|Budget Amount *help
¥2,200,000 (Direct Cost: ¥2,200,000)
Fiscal Year 2002: ¥1,100,000 (Direct Cost: ¥1,100,000)
Fiscal Year 2001: ¥1,100,000 (Direct Cost: ¥1,100,000)
The exploratory projection pursuit (EPP) is a method for extracting non-linearity or non-normality from multidimensional data through maximizing the projection pursuit index and then projecting data into low-dimensional subspaces. Because of recent developments' of computers and techniques of optimization, EPP has been developing in the viewpoint of algorithm, but not yet fully developed in the viewpoint of statistical inference. The aims of this research is to make it practicable.
The first step toward the practical use is to obtain the distribution of the maximum of projection pursuit index. In the first year, we characterized the limiting distribution of the maximum of the moment index (Jones and Sibson, 1987, J.Roy. Statist. Soc. Ser. A) as the maximum of a Gaussian random field, when the sample size goes to infinity. Then we derived an approximate upper tail probability of the maximum by an integral-geometric approach called the tube method or the Euler characteristic method.In these methods, the index set of the random field is regarded as a Riemannian submanifold endowed with the metric induced by it correlation structure. The approximate upper tail probability is derived as geometric characteristics of the manifold.

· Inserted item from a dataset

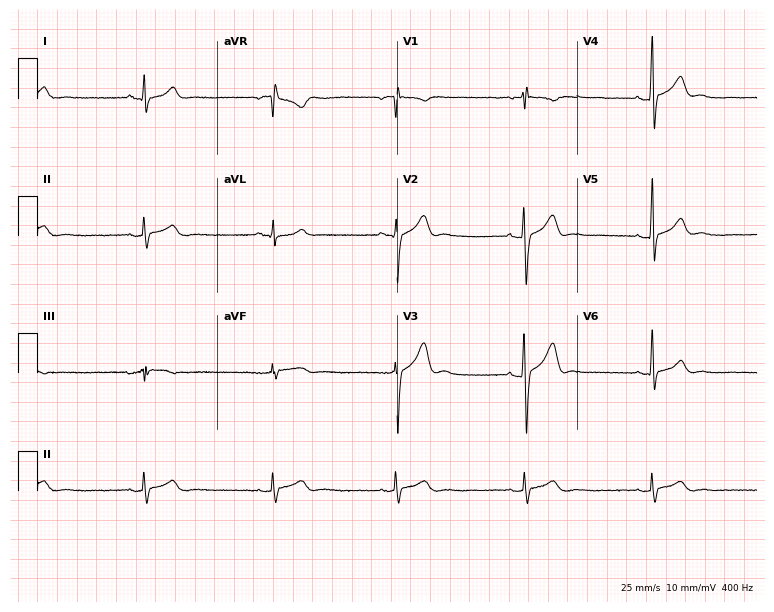
ECG — a 28-year-old male. Findings include sinus bradycardia (a sinus rate of 50 beats per minute or less).

In the second year, we evaluated the error term (remainder term) of the resulting formula. The error term is determined by so-called critical radius, which is a measure of convexity of submanifold. We conjectured the value of the critical radius through a large scale numerical experiments. However, we have not yet given any mathematical proof that the suggested value is truly the critical radius.
These results were presented at the 3rd International Conference on Multiple Comparisons (MCP2002), Bethesda, Maryland, USA, August 2002.